» Exercise goal:
Reproduce the lines below exactly. Skip images.

[Stored entries]
%%
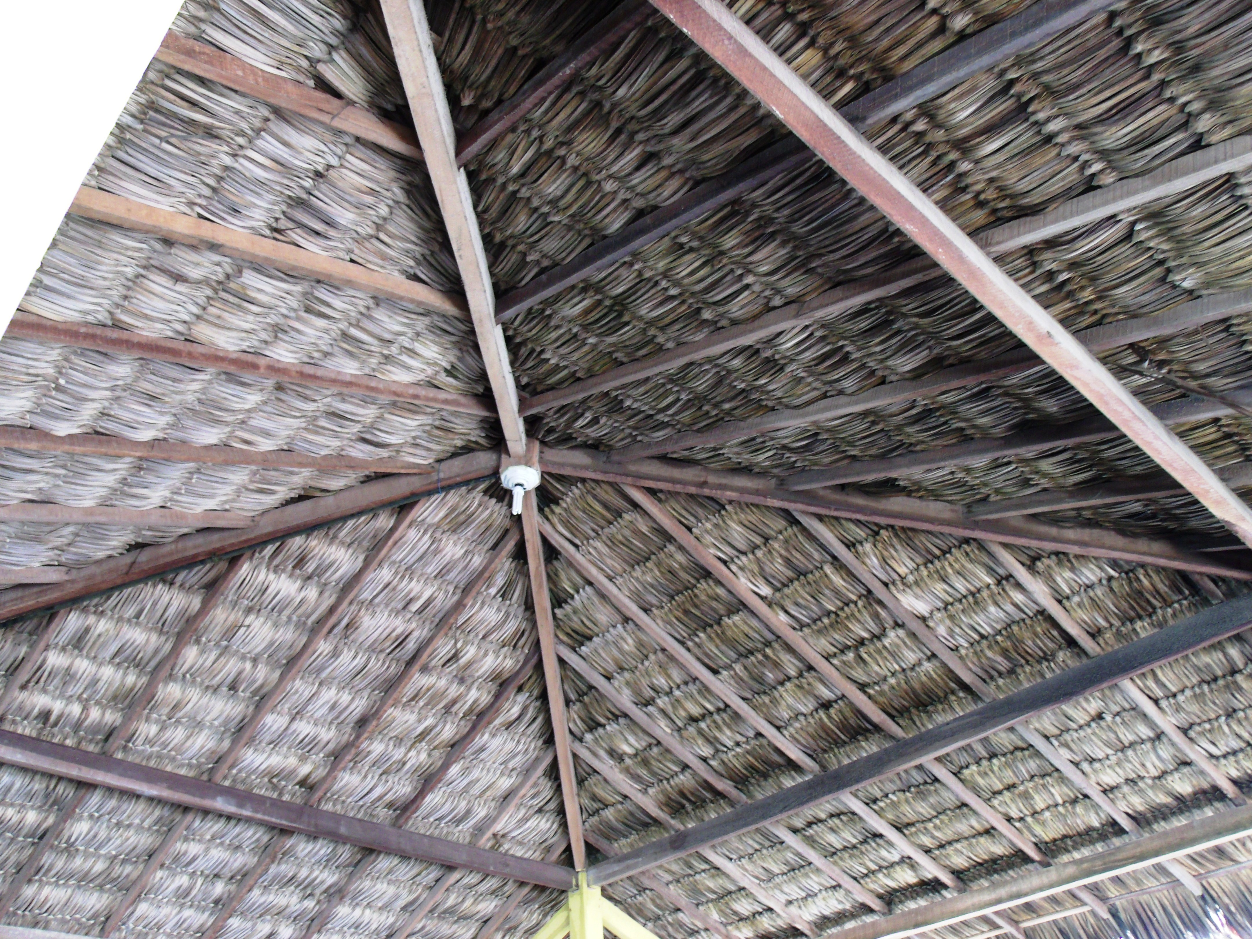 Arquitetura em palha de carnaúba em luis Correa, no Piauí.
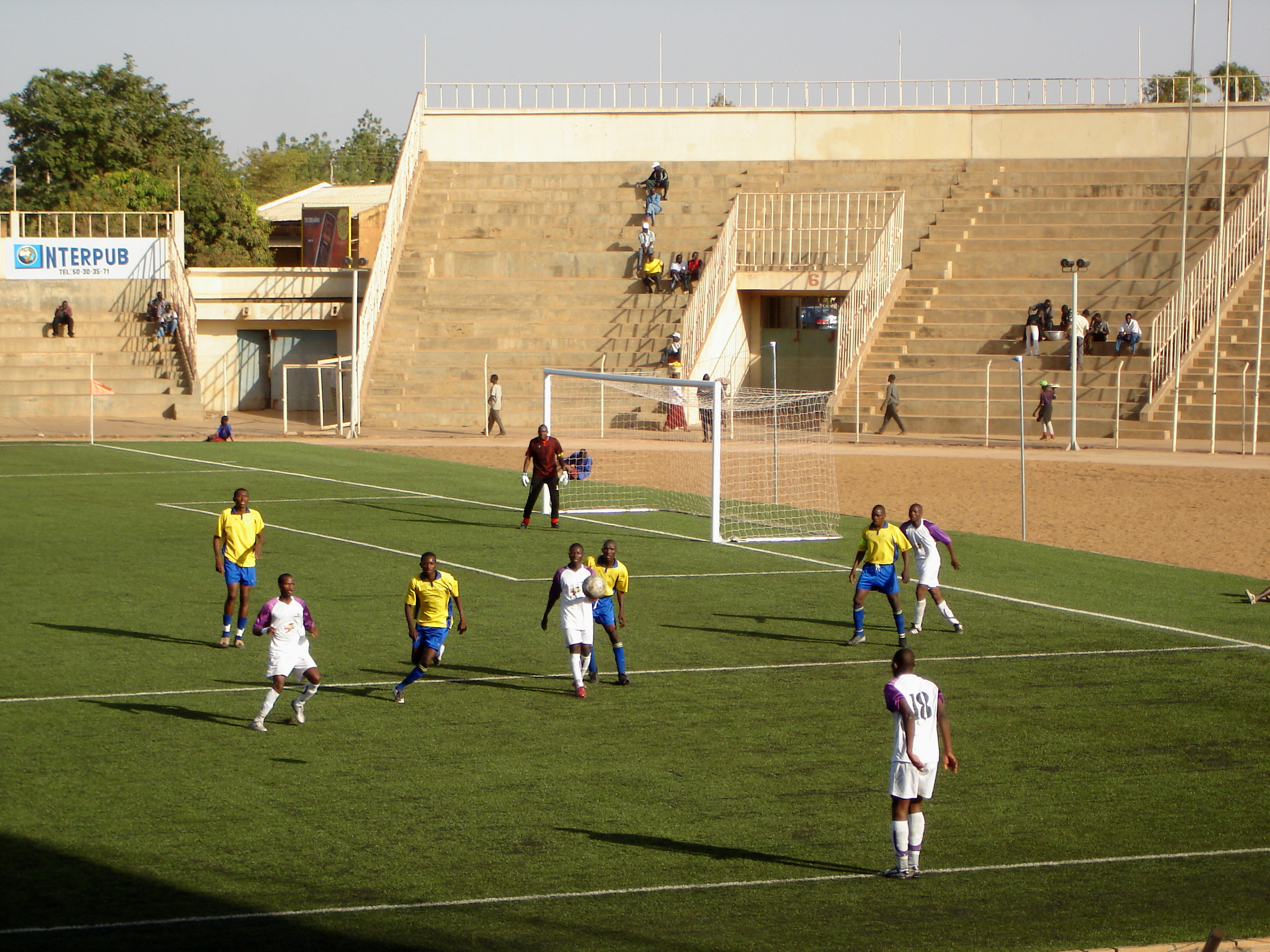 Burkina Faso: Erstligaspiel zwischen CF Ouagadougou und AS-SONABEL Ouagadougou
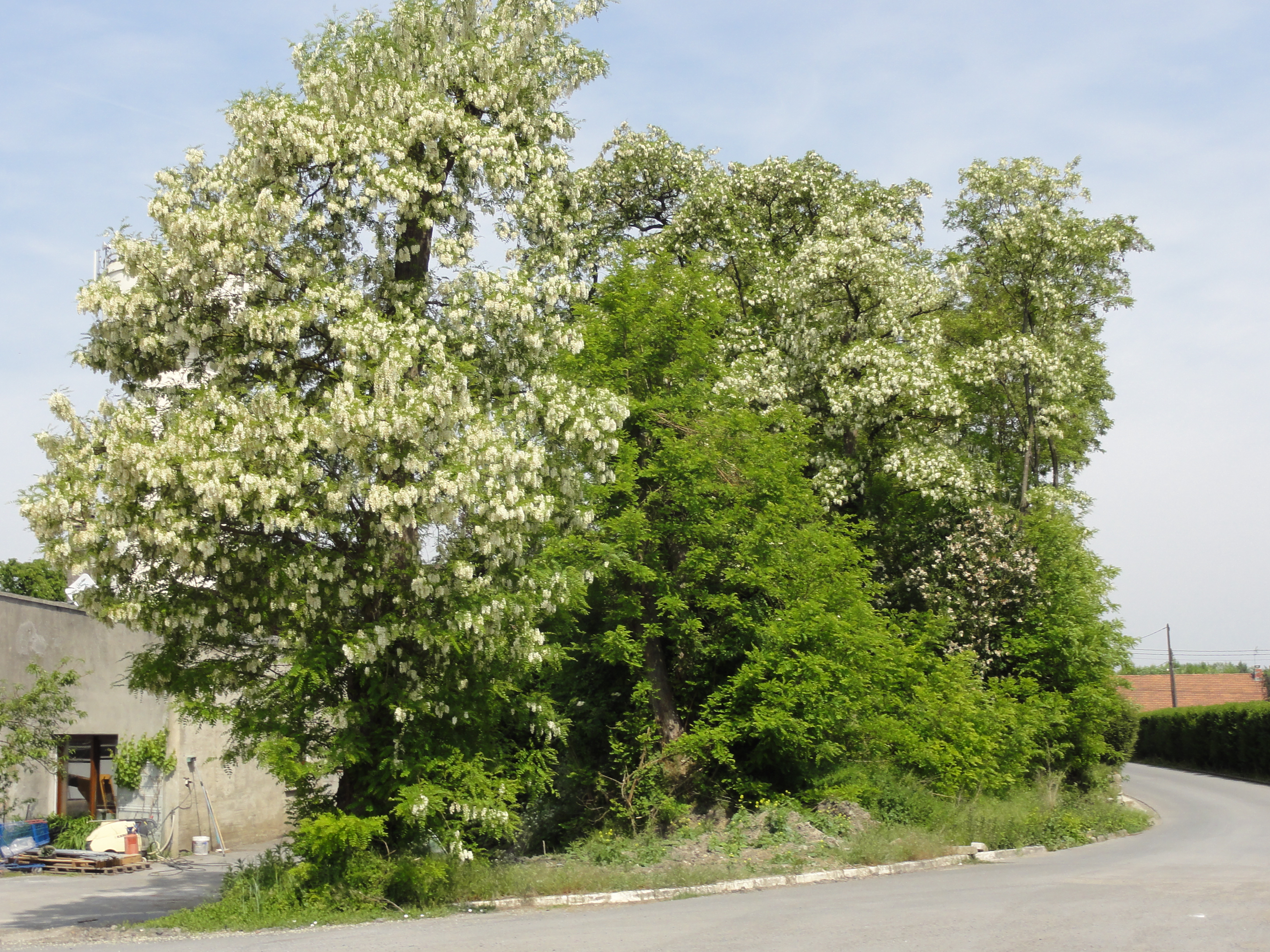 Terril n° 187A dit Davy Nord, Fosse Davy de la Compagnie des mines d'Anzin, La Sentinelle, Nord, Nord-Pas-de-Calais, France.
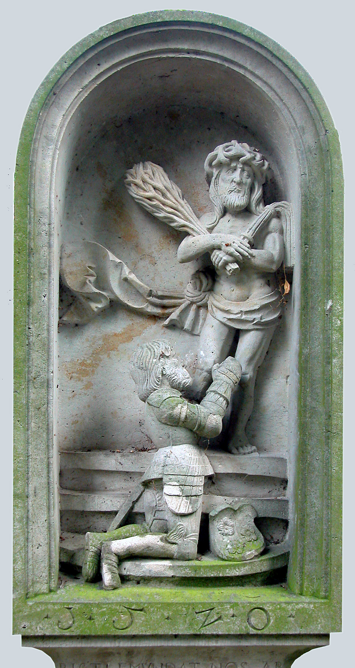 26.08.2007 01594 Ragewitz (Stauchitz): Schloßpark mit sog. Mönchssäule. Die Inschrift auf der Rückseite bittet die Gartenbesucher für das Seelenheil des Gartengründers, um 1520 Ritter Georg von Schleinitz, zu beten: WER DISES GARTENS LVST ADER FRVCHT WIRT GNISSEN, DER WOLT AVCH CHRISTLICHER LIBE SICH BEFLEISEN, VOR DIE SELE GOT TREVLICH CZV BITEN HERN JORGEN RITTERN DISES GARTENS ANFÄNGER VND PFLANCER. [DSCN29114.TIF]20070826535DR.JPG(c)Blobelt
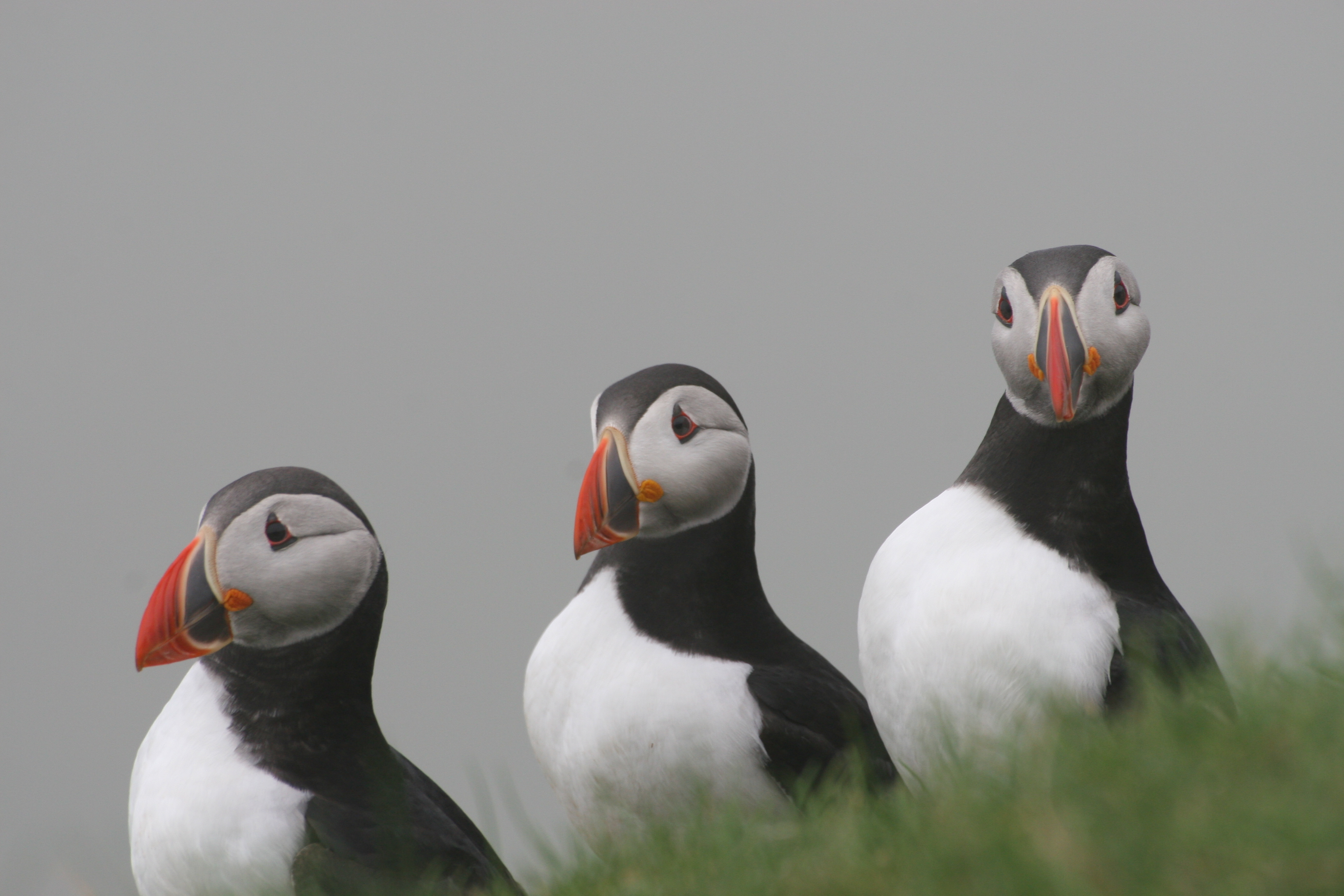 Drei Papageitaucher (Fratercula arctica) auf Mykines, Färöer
%%
» Solution to this exercise:
 Arquitetura em palha de carnaúba em luis Correa, no Piauí.
 Burkina Faso: Erstligaspiel zwischen CF Ouagadougou und AS-SONABEL Ouagadougou
 Terril n° 187A dit Davy Nord, Fosse Davy de la Compagnie des mines d'Anzin, La Sentinelle, Nord, Nord-Pas-de-Calais, France.
 26.08.2007 01594 Ragewitz (Stauchitz): Schloßpark mit sog. Mönchssäule. Die Inschrift auf der Rückseite bittet die Gartenbesucher für das Seelenheil des Gartengründers, um 1520 Ritter Georg von Schleinitz, zu beten: WER DISES GARTENS LVST ADER FRVCHT WIRT GNISSEN, DER WOLT AVCH CHRISTLICHER LIBE SICH BEFLEISEN, VOR DIE SELE GOT TREVLICH CZV BITEN HERN JORGEN RITTERN DISES GARTENS ANFÄNGER VND PFLANCER. [DSCN29114.TIF]20070826535DR.JPG(c)Blobelt
 Drei Papageitaucher (Fratercula arctica) auf Mykines, Färöer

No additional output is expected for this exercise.